Power vs. liberty: A lovers' quarrel
The much talked-about schism in the Republican Party is better defined as a schism between the lovers of liberty and the lovers of power.
But let’s be more specific: This schism is really a love triangle as the libertarians and authoritarians vie for the affections of the American people.
It’s nothing new, a spat as old as the political feud between Alexander Hamilton and Thomas Jefferson, but it made for headlines last week when Sen. Rand Paul thumbed his nose at his Republican handlers and went directly to the American people with a real live filibuster on the floor of the Senate.
His concern? Whether or not the Obama administration would ever consider using drone strikes against American citizens on American soil as they have done on foreign soil.
Now, you and I may think this point would have already been settled by the U.S. Constitution, but Sen. Paul was worried that this president (or some future president) might use national security as a lever to unhitch the Fifth Amendment’s “due process clause” from the Constitution in order to create a loophole big enough to squeeze through a deadly drone or two.
Imagine that! A filibuster in support of the Constitution and the Bill of Rights! Pretty cheeky stuff for a freshman senator — in fact so cheeky that Sen. Paul in just 13 hours took on the dimensions of a political folk hero, something that it took his father Ron Paul 40 years to do.
Paul used the nomination of John Brennan as CIA director as the putative cause of his filibuster, because Brennan had previously supported drone strikes overseas. But Paul wasn’t aiming at Brennan so much as the entire national security infrastructure which under the last two presidents has chiseled away at various constitutional protections in order to prop up its own power base.
And because no one had seen a real “non-stop talking” filibuster in years, his heady disputation riveted the entire nation for the better part of a day and a night, until at long last the junior senator from Kentucky boyishly admitted that he had to answer the call of nature.
Maybe it was all that attention Rand Paul was getting that forced an open confrontation between him and the old dogs of the Republican Senators Club. After all, Sens. John McCain and Lindsey Graham and a delegation of GOP poobahs were dining with President Obama at the plush Jefferson Hotel at the same time Sen. Paul was auditioning for the Jimmy Stewart role in the remake of “Mr. Smith Goes to Washington.”

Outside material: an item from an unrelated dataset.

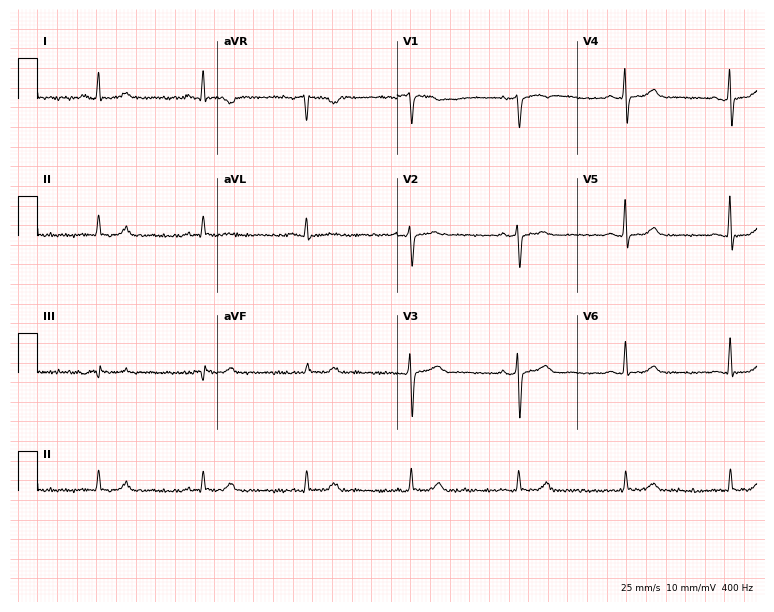
12-lead ECG (7.3-second recording at 400 Hz) from a female, 64 years old. Labelled as a normal ECG.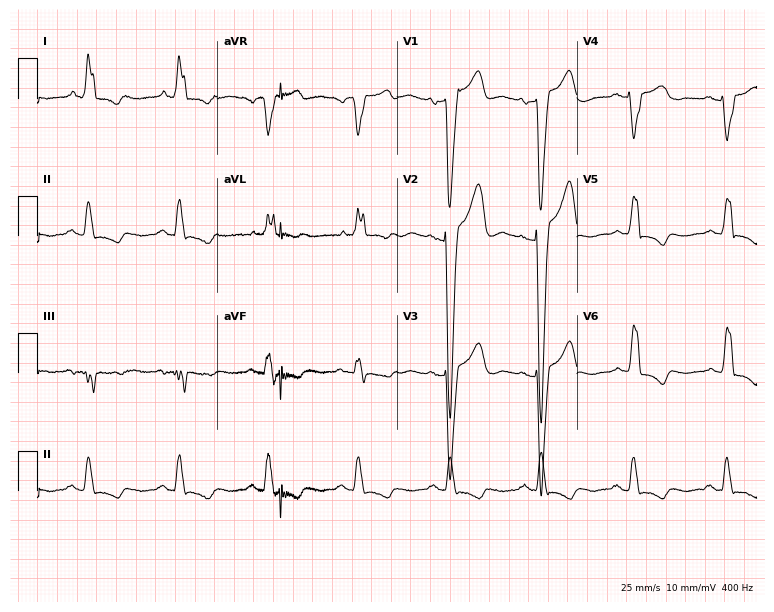
12-lead ECG from a man, 77 years old. Screened for six findings — first-degree AV block, right bundle branch block, left bundle branch block, sinus bradycardia, atrial fibrillation, sinus tachycardia — none is recorded. Other findings, if any, are not listed.

McCain and Graham are used to chewing up the scenery in the long-running D.C. soap opera, so they may well have resented having to give up top billing to a political neophyte. Who knows? Maybe they had principled reasons for attacking their fellow senator, but it sure looks as if they just didn’t like watching their hold on power slipping away. In an interview with the Huffington Post, McCain dissed Sen. Paul as just one more of the “wacko birds” who are giving the Republican Party a bad name. Note the emphasis on party — because to politicians like McCain, “party” is the equivalent of “power” and whatever damages the party brand puts his own hold on power at risk.
Graham was even more obtuse in his response to Sen. Paul’s filibuster. He decided to reverse himself and support Brennan, not out of principle but just to thumb his nose at Sen. Paul.
I suppose to casual observers, it may seem as if this lover’s quarrel is being waged exclusively in the Republican Party. But that is just because there are still enough libertarians left in the GOP to make it seem like a fair fight between freedom and power, whereas the vast majority of Democratic office-holders have long since adopted the role of dominatrix to the pliant and plaintive people they pretend to serve.
If that seems like a partisan slap, it is not. One of the main signs of love of power is a slavish devotion to party — because it is through party, not principle, that power is usually obtained and almost always retained. True libertarians, on the other hand, usually honor principal above party, and thus are almost always doomed to being exiled from power when they refuse to toe the line set forth by their party elders.
In a very real sense, this battle has already been concluded in the Democratic Party, where party discipline has all but erased diversity of opinion, but in the Republican Party, there is still an active minority which hopes to supplant party loyalty with devotion to the Constitution.
Whether they can achieve that goal is a long shot, of course, and even the occasional battle won such as Sen. Paul seems to have accomplished does not ensure a decisive victory in the war.
After all, many who now love power once loved liberty, but eventually spurned her for the ample rewards which power distributes to its paramours. For more on that point, all additional questions should be directed to Sens. McCain and Graham.